Bank rally pushes European shares to two-week high

By Shreyashi Sanyal and Susan Mathew

(Reuters) -European shares hit a two-week high on Monday on hopes of some easing in energy prices and banks rallied to near four-week highs on bets of more jumbo-sized interest rate hikes in Europe.

The pan-European STOXX 600 index rose 1.8%, following its first weekly gain in a month on Friday.

Investors focused on attempts to push through multi-billion euro packages to prevent utilities buckling under a liquidity squeeze and to protect households from soaring energy bills.[nL1N30G0BM][nL8N30C1M4]

“We are still seeing an extension of the positivity that emerged last week when measures were taken in Europe to cap energy prices,” said Stuart Cole, head macro economist at Equiti Capital.

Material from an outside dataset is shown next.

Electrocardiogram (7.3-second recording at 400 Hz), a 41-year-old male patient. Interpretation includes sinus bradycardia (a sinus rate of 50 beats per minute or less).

“This has very much raised hopes that inflation may peak sooner than had previously been thought and that central banks, while still expected to maintain their aggressive stance regarding interest rate rises in the short term, may not have to hike them quite as high as originally feared.”

But keeping energy prices artificially lower risks stoking domestically generated core inflation, potentially changing terminal interest rate expectations, Cole said.

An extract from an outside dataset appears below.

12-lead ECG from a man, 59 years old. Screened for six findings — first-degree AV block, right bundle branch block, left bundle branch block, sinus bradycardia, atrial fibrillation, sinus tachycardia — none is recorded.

Banks, which gain in a higher interest rate environment, rose with the euro banks index jumping 3.4%, extending gains from Thursday when the ECB raised its key rates by 75 basis points and promised further hikes.

Hawkish ECB signals have sent the bank index up nearly 10% for the month, supporting much of the STOXX 600’s 3% gain so far in September.

Ukrainian forces sweeping further across territory seized from fleeing Russian troops, also aided sentiment on some hopes that the energy crisis due to the Russia-Ukraine war could potentially ease in intensity. [MKTS/GLOB]

Markets are now looking ahead to U.S. inflation data later in the week and a policy decision by the Federal Reserve later in the month.

All major sectors in Europe were in positive with retail stocks up 4.5%.

Orpea shares plunged 21.5% after the debt-laden French care home company said its financial performance is expected to decline further in the second half of the year.

Swiss Re rose 2.6% as it said global geopolitical tensions, macroeconomic developments and climate change have heightened demand for risk protection and will lead to increased premiums.

Separately, Sweden’s right bloc inched into the narrowest of leads with around 90% of votes counted after Sunday’s general election, with results pointing to a new government after eight years of Social Democrat rule.